### What you need to do
In the listing below, find the line containing "Fußballspieler von Holstein" and the line containing "Fuhlendorf in Mecklenburg-Vorpommern", then copy exactly everything from the first through the second, except the pictures.

◆ ◆ ◆ ◆ ◆

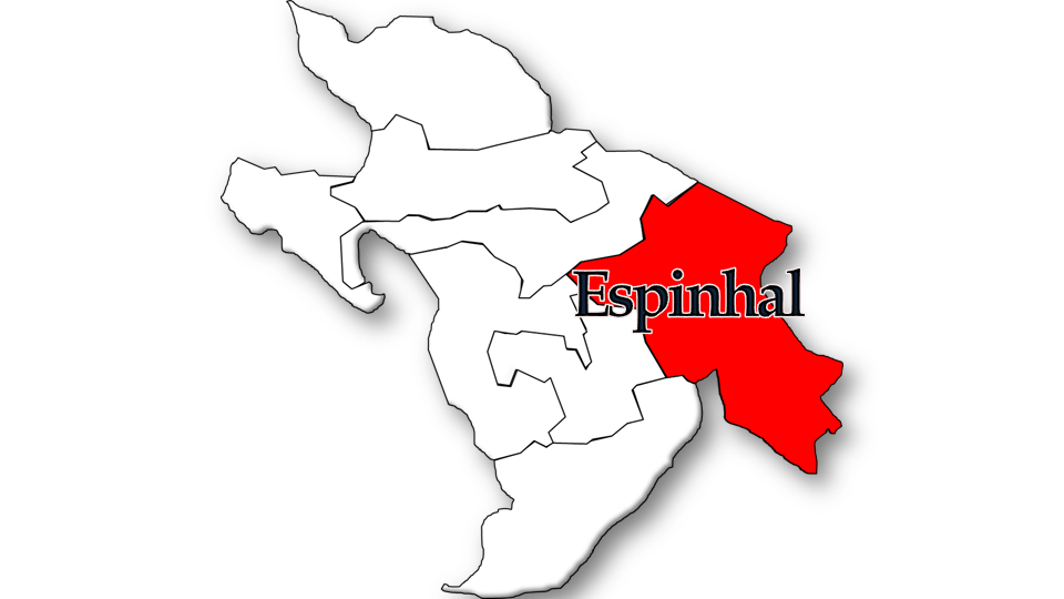 População
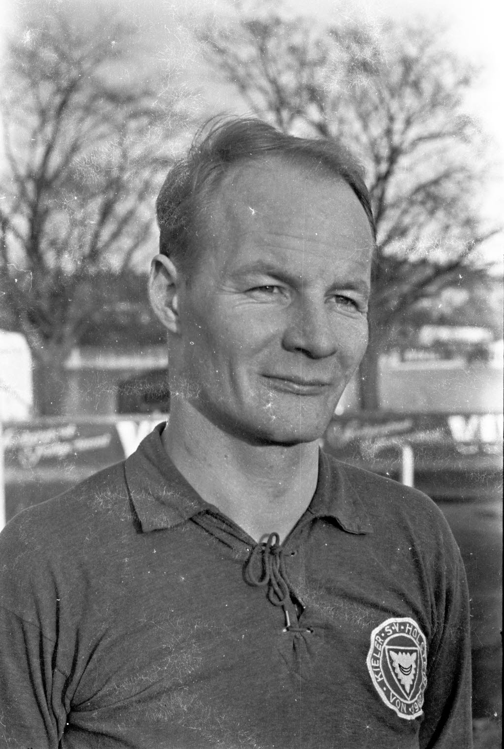 Fußballspieler von Holstein Kiel in der Saison 1964/1965.
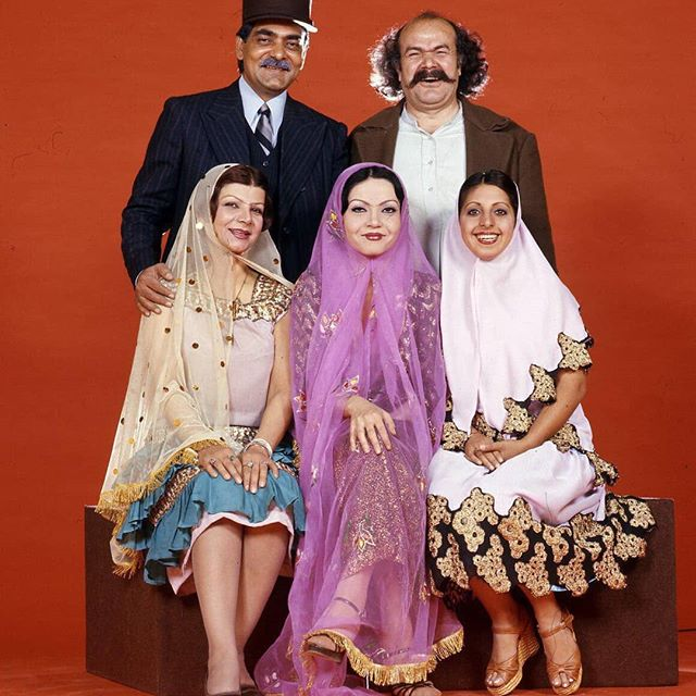 سریال مرد اول
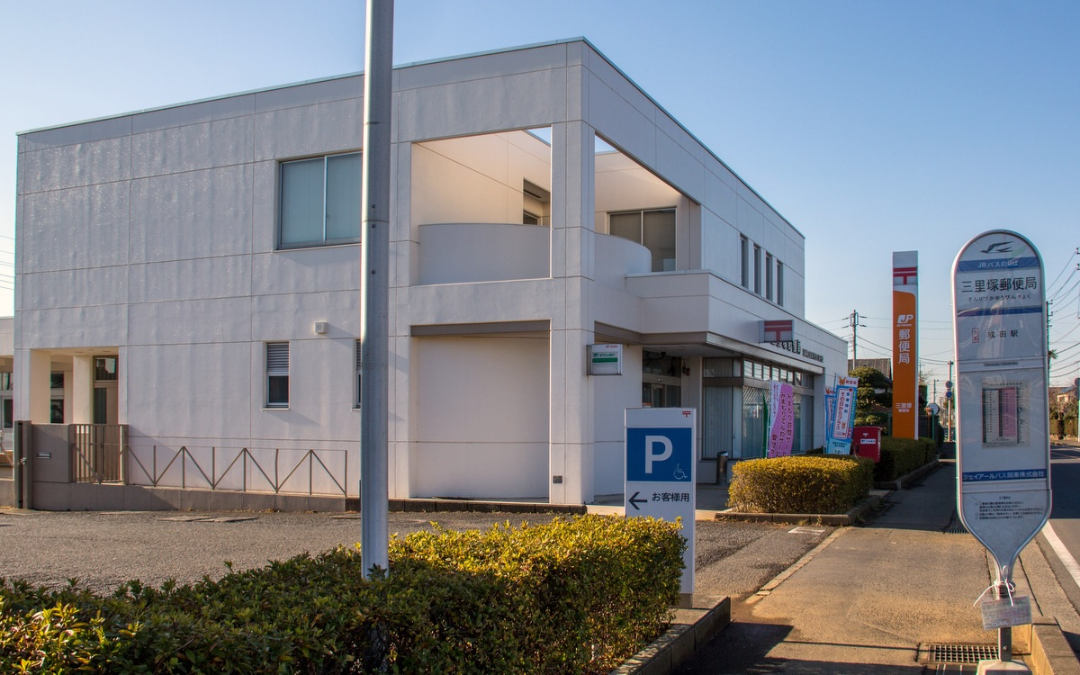 成田市 三里塚郵便局
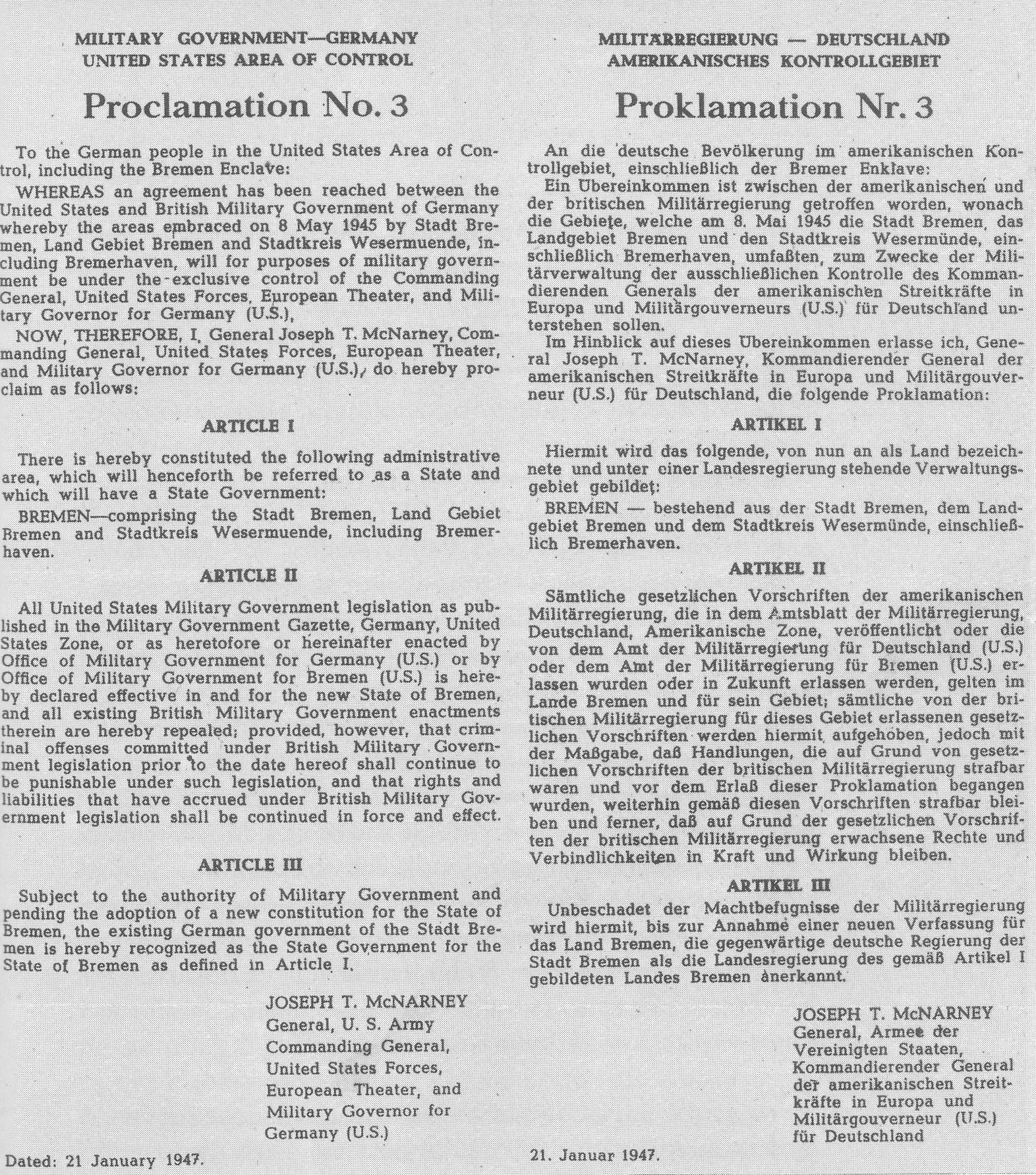 Am 21. Januar wurde rückwirkend zum 1. Januar 1947 mit der Proklamation Nr. 3 die Bildung des Landes Bremen verkündet, das aus der Stadt Bremen, dem Landgebiet Bremen, dem Stadtkreis Wesermünde und dem Bremischen Hafen an der Wesermündung bestand.
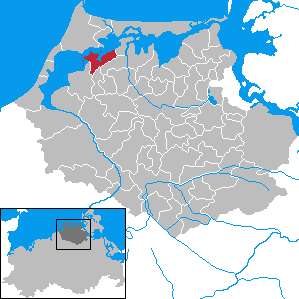 Fuhlendorf in Mecklenburg-Vorpommern - District Nordvorpommern
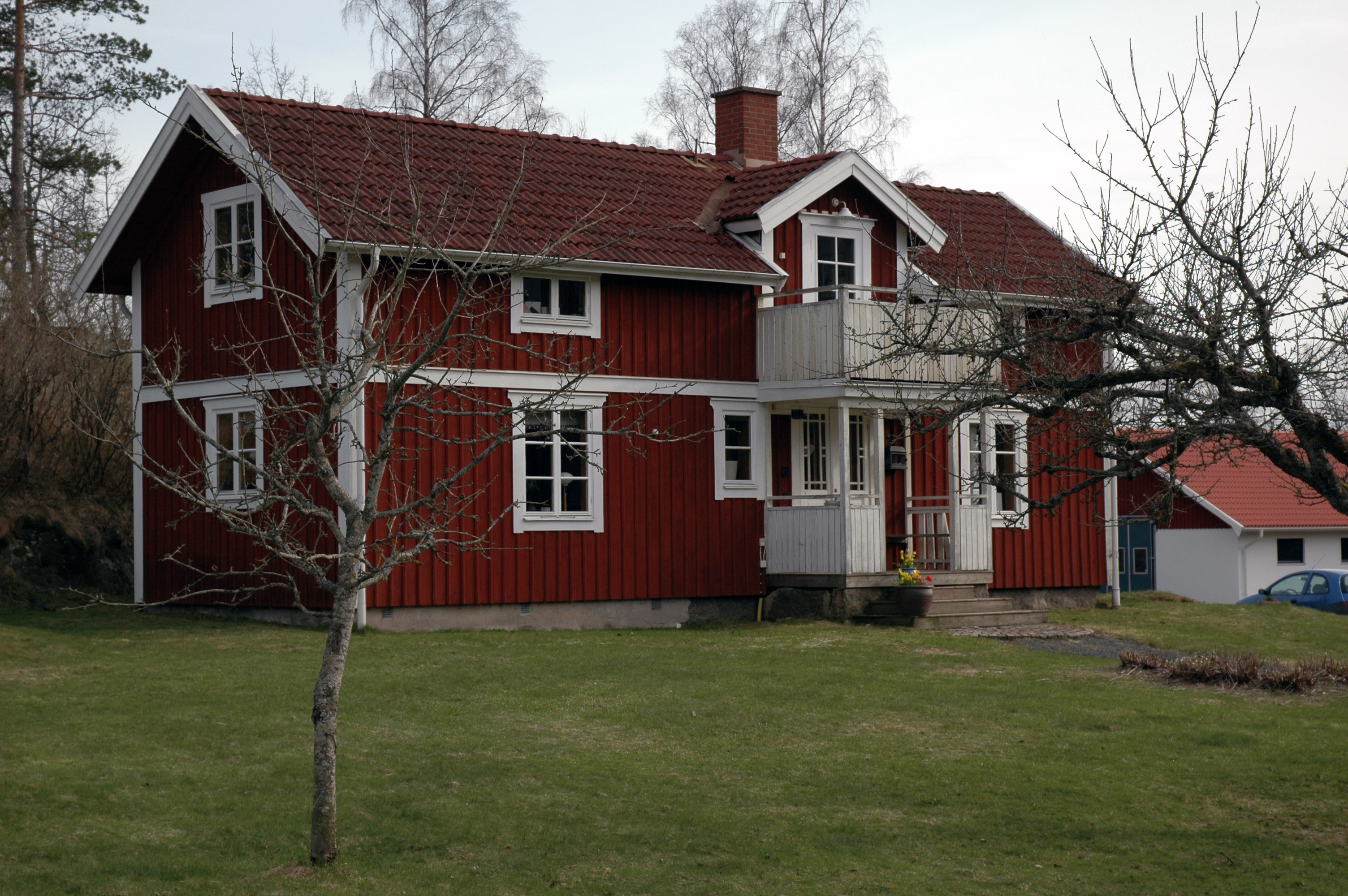 Ammarp, Hakarp, Sverige
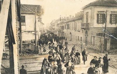 Uscita degli operai dalle fabbriche (Busto Arsizio)

◆ ◆ ◆ ◆ ◆

### Written reply
 Fußballspieler von Holstein Kiel in der Saison 1964/1965.
 سریال مرد اول
 成田市 三里塚郵便局
 Am 21. Januar wurde rückwirkend zum 1. Januar 1947 mit der Proklamation Nr. 3 die Bildung des Landes Bremen verkündet, das aus der Stadt Bremen, dem Landgebiet Bremen, dem Stadtkreis Wesermünde und dem Bremischen Hafen an der Wesermündung bestand.
 Fuhlendorf in Mecklenburg-Vorpommern - District Nordvorpommern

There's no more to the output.